# Data extract:
+ + + + +
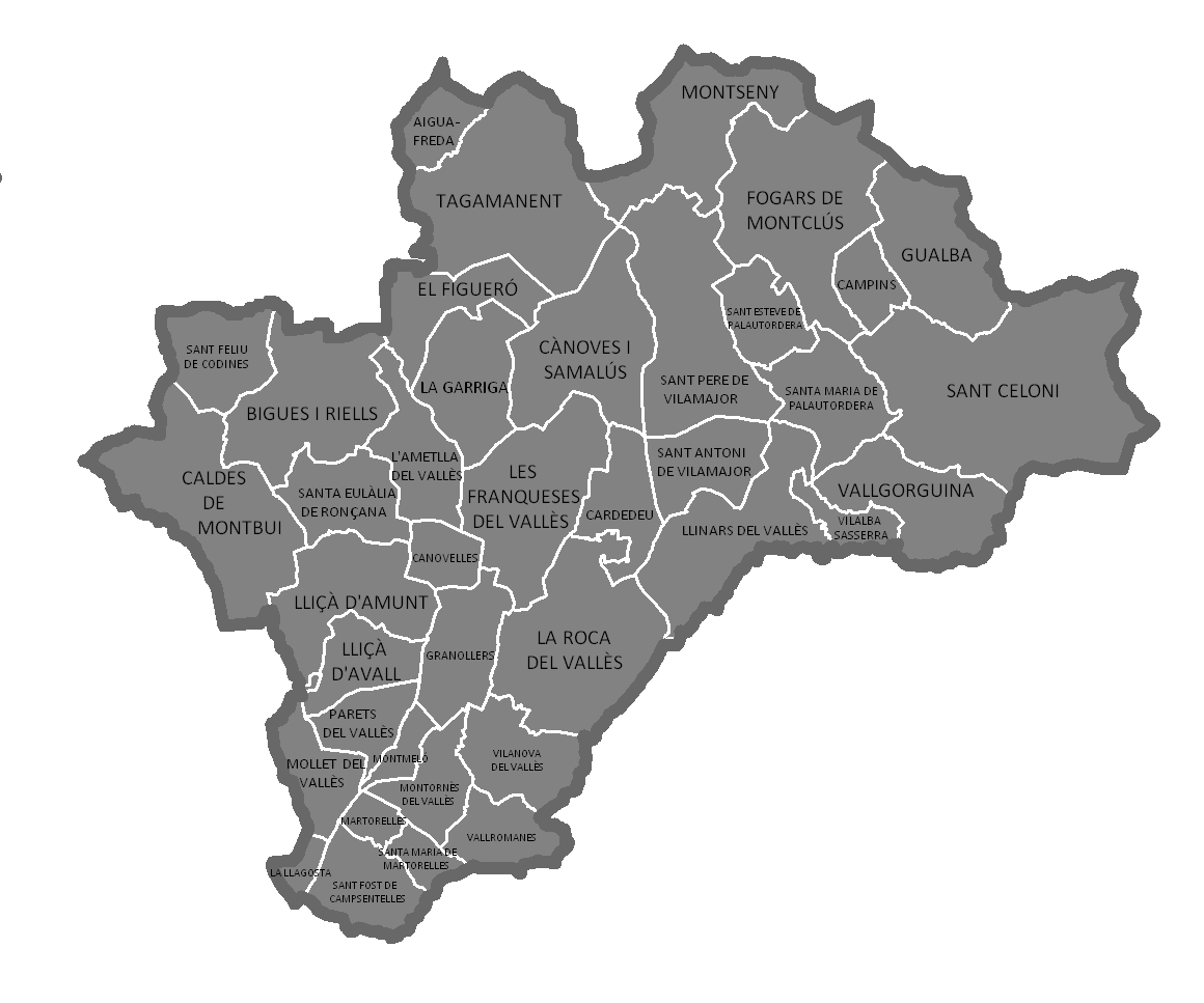 Hola què tal.
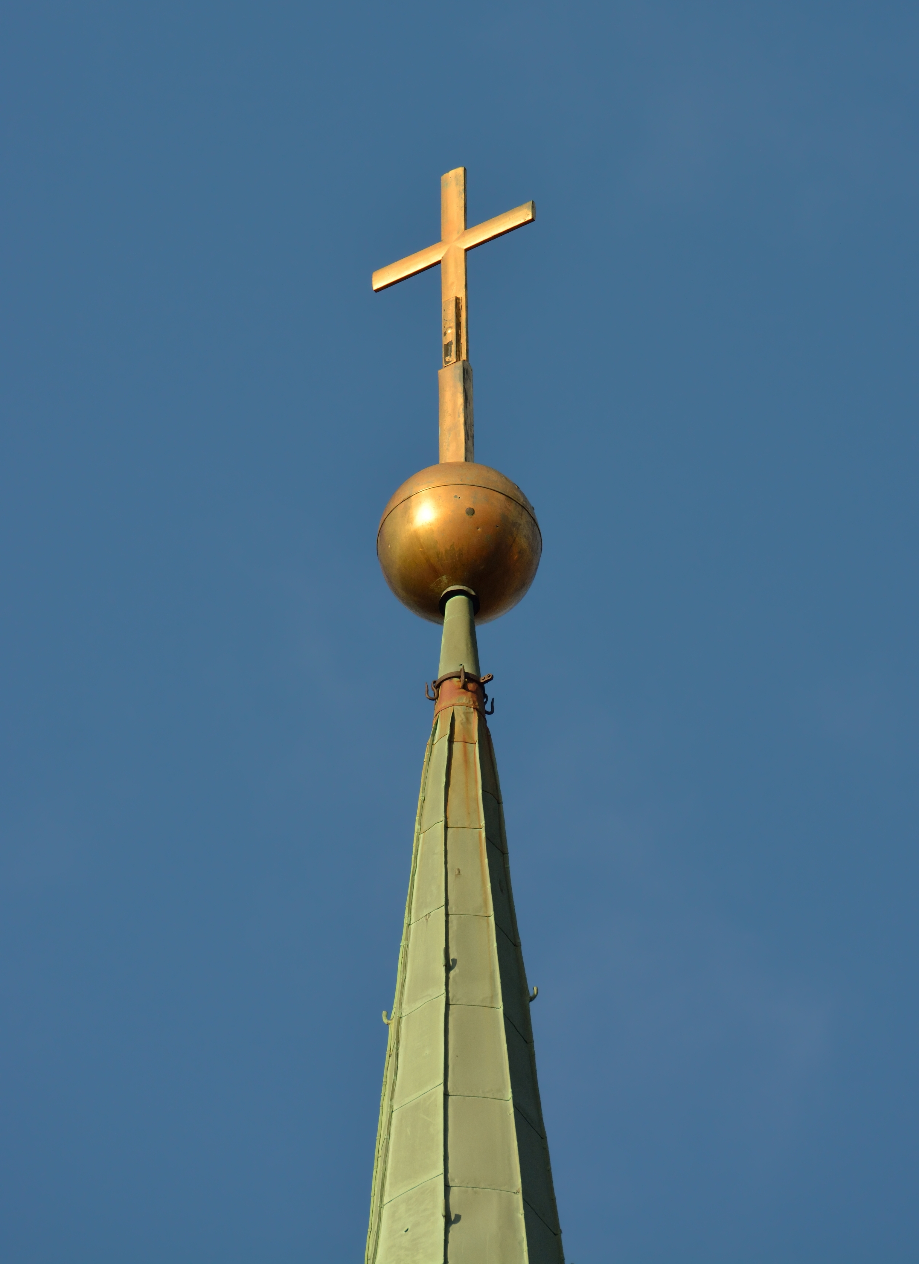 Tallinna Oleviste kirikutorni muna ja rist
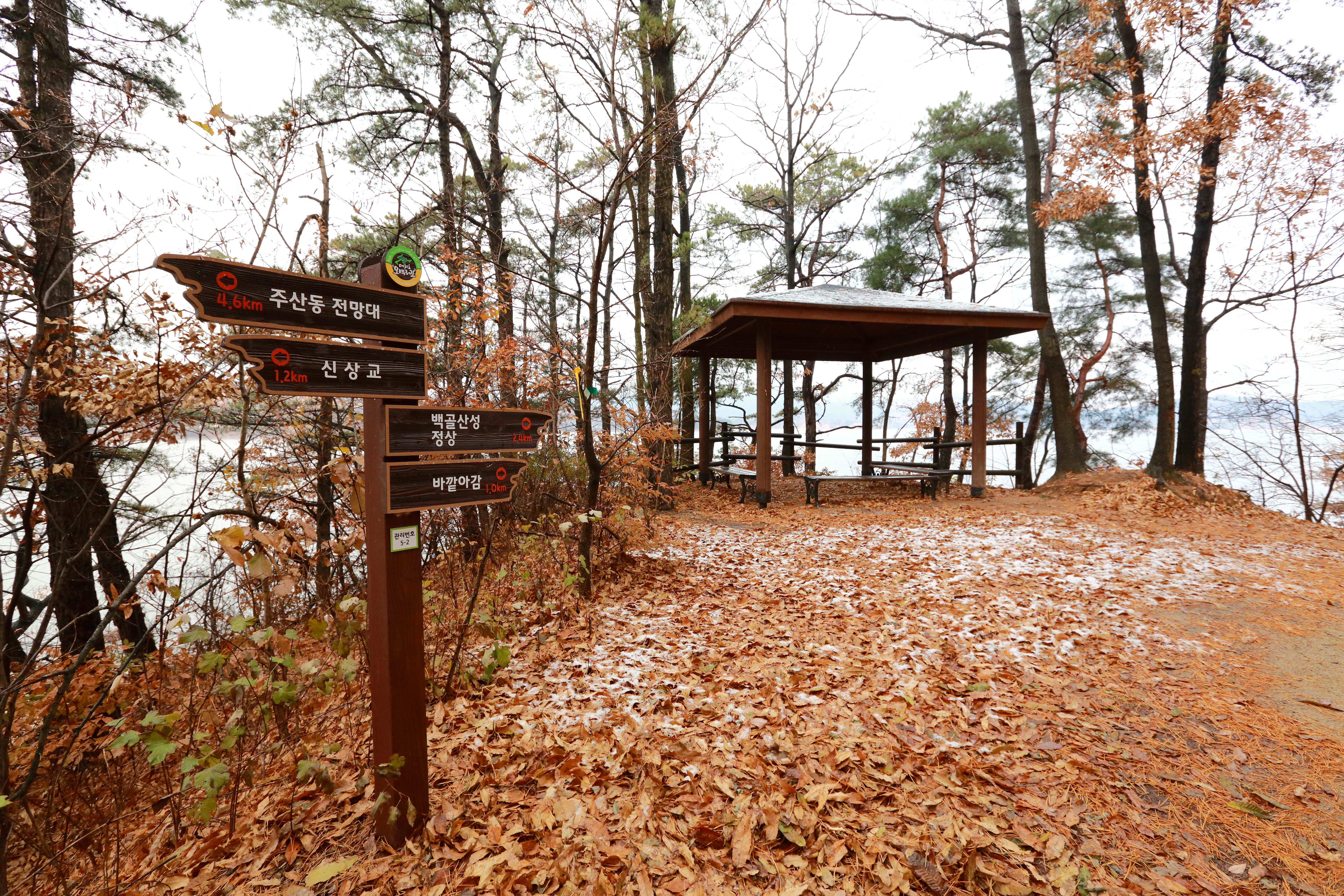 대청호오백리길 5구간_3
+ + + + +
# Task prompt:
If a picture falls within the lines from the one containing "Tallinna Oleviste kirikutorni muna ja rist" through the end of the material, leave it out while repeating those lines exactly.

# Output of the task:
 Tallinna Oleviste kirikutorni muna ja rist
 대청호오백리길 5구간_3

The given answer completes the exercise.